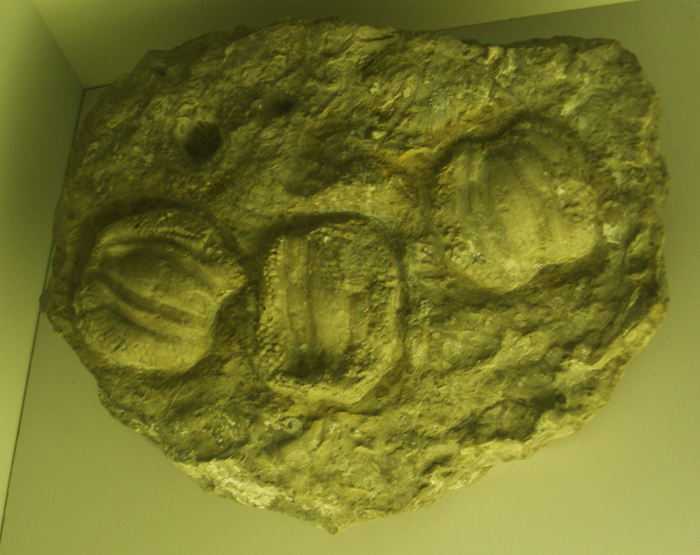 Fossil of Melonechinus, an extinct echinoderm- Took the photo at Senckenberg Museum of Frankfurt
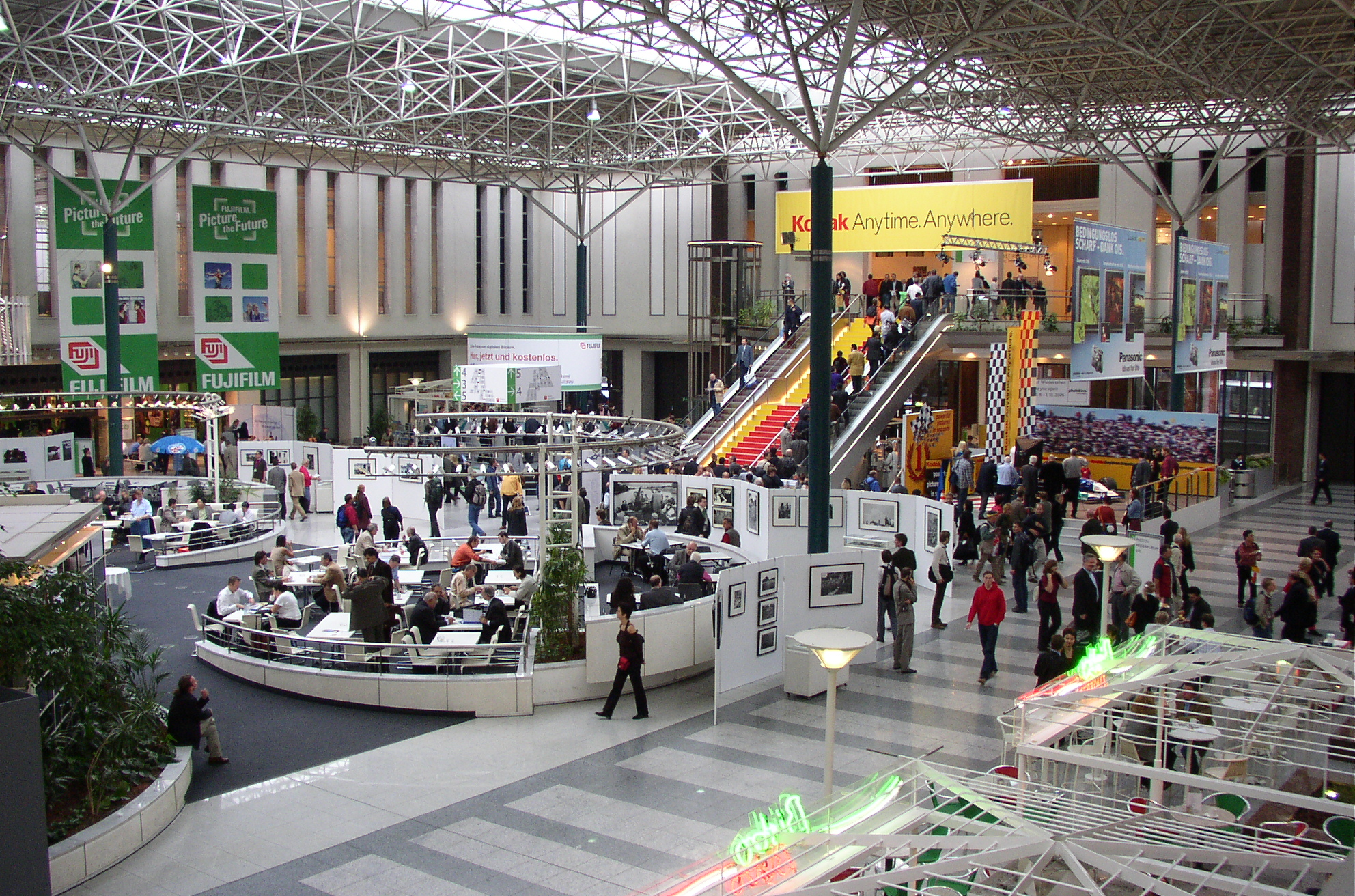 Zentrale Halle in den Kölner Messehallen
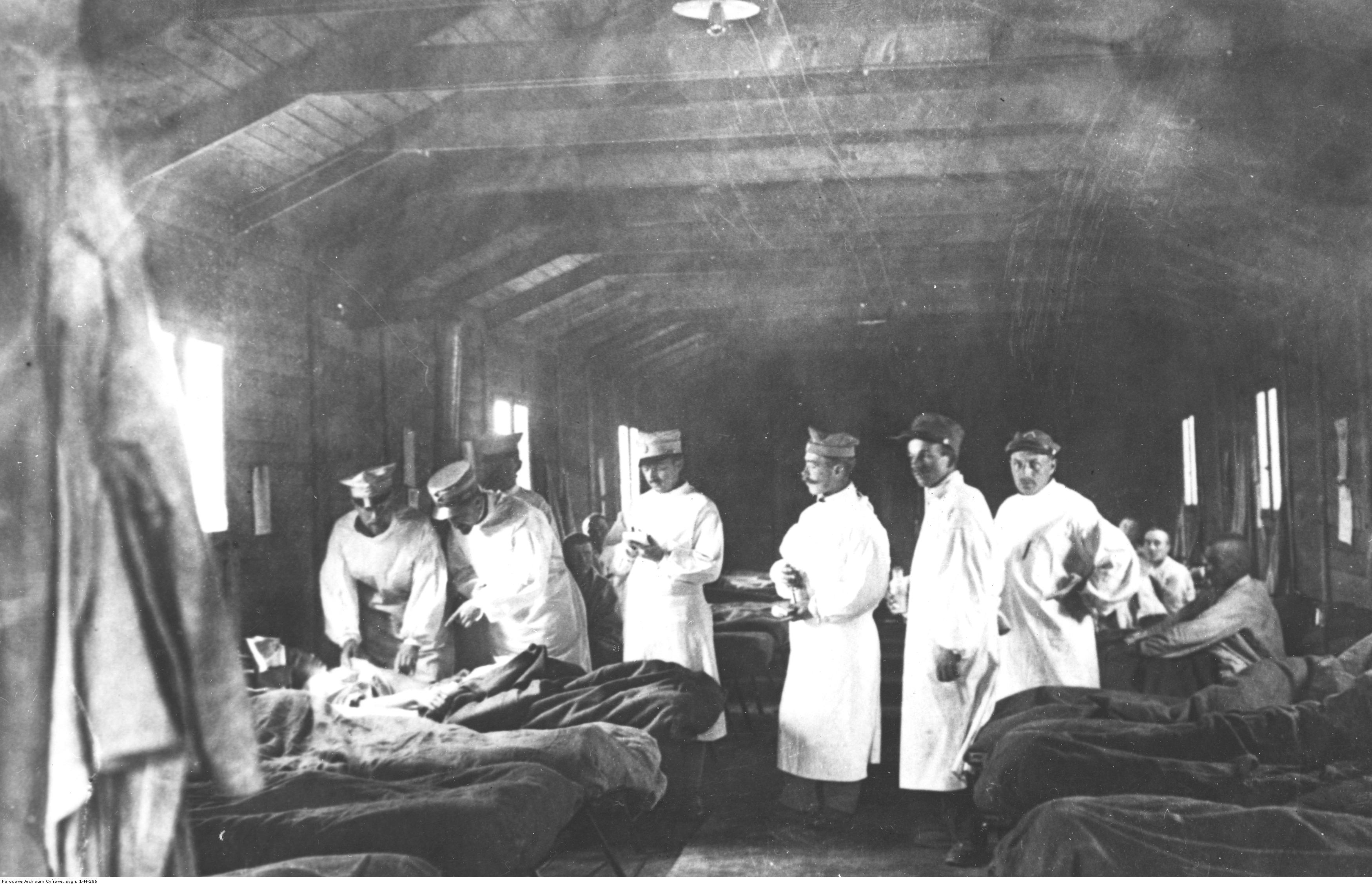 Polski obóz wojskowy w La Mandria di Chivasso - lekarze doglądający chorych w szpitalu; 1919 r. Koncern Ilustrowany Kurier Codzienny - Archiwum Ilustracji. Sygnatura: 1-H-286
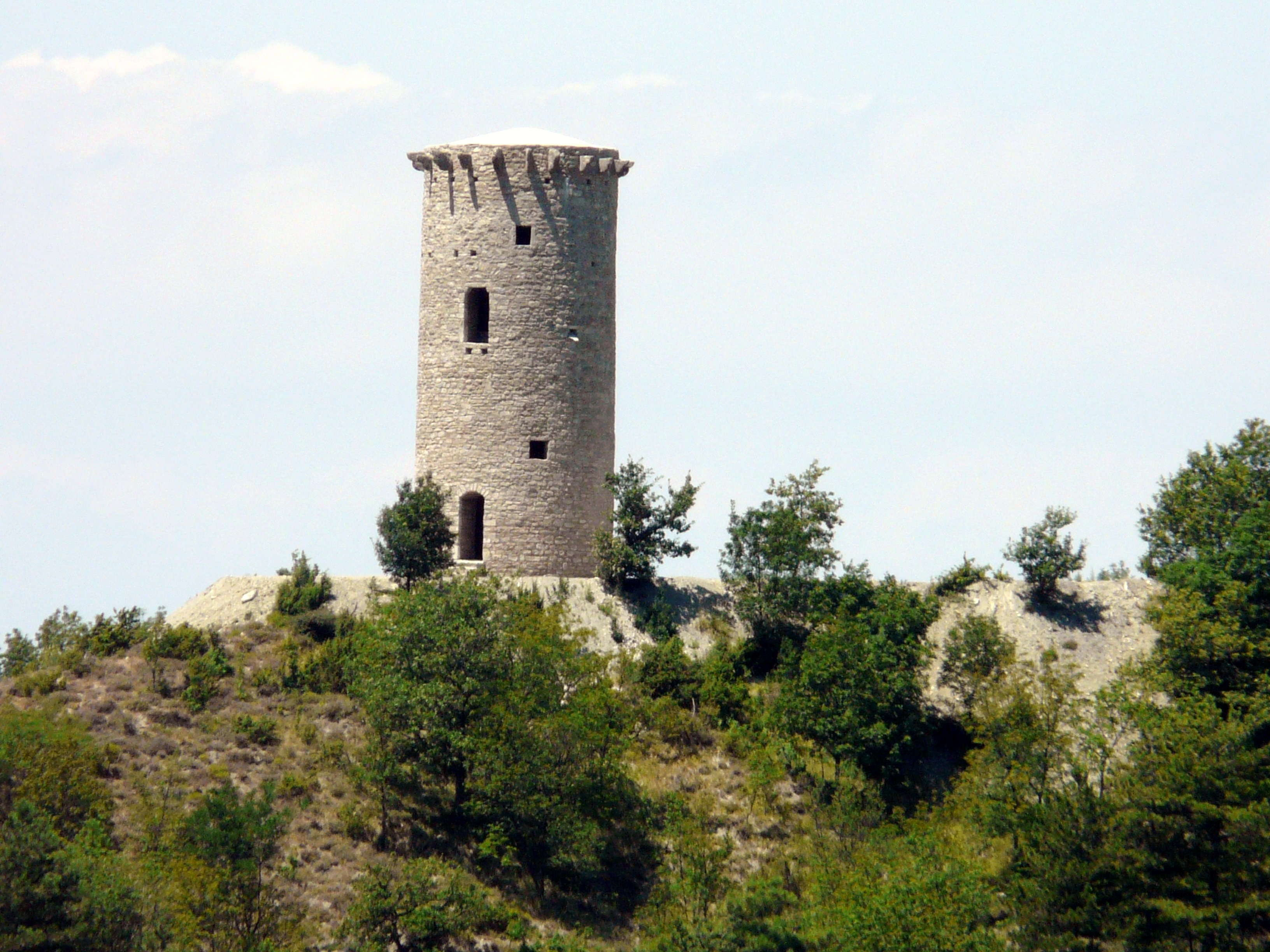 Il castello di Grondona, Piemonte, Italia
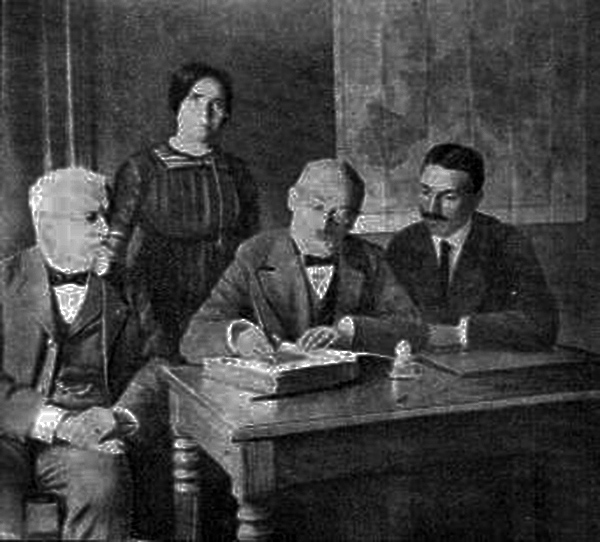 Foto pri la vizito de LLZ en la Esperantista Centra Oficejo en Parizo, la 15-an de aŭgusto 1913. Zamenhof venis al Parizo por ĉeesti la enterigon de Carlo Bourlet. Tiam ankaŭ li vizitis la Esperantistan Centran Oficejon kaj enskribis sian nomon sur la Oran Libron. De maldekstre: Hippolyte Sebert, Eugénie Ferter-Cense, L. L. Zamenhof, Gabriel Chavet.
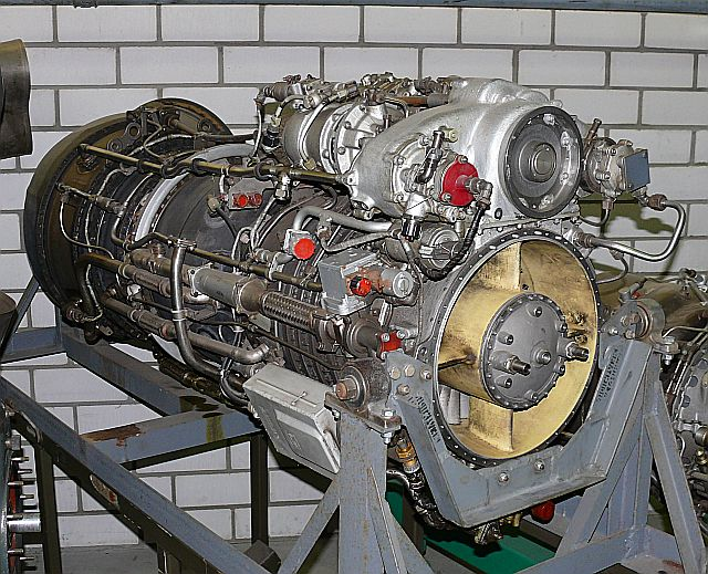 Klimow TW-3-117, eigenes Bild
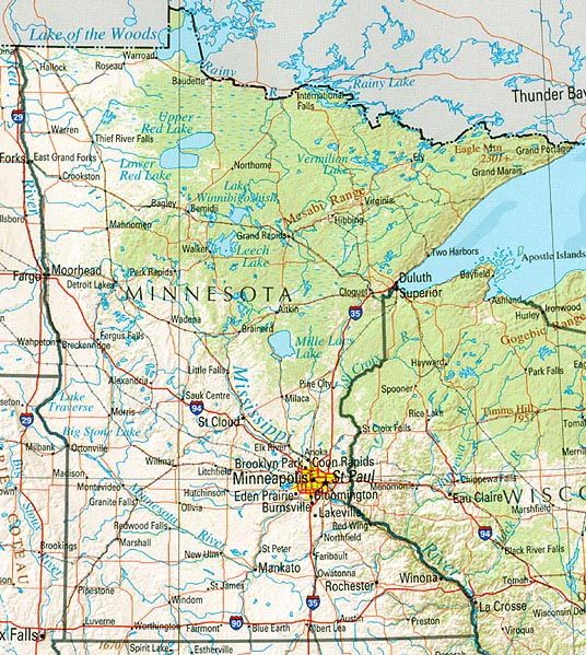 Karte Minnesotas

◆ **The task**:
Give again, word for word, the lines above from the first one through the one containing "Il castello di Grondona, Piemonte, Italia"; no pictures.

◆ **Written reply**:
 Fossil of Melonechinus, an extinct echinoderm- Took the photo at Senckenberg Museum of Frankfurt
 Zentrale Halle in den Kölner Messehallen
 Polski obóz wojskowy w La Mandria di Chivasso - lekarze doglądający chorych w szpitalu; 1919 r. Koncern Ilustrowany Kurier Codzienny - Archiwum Ilustracji. Sygnatura: 1-H-286
 Il castello di Grondona, Piemonte, Italia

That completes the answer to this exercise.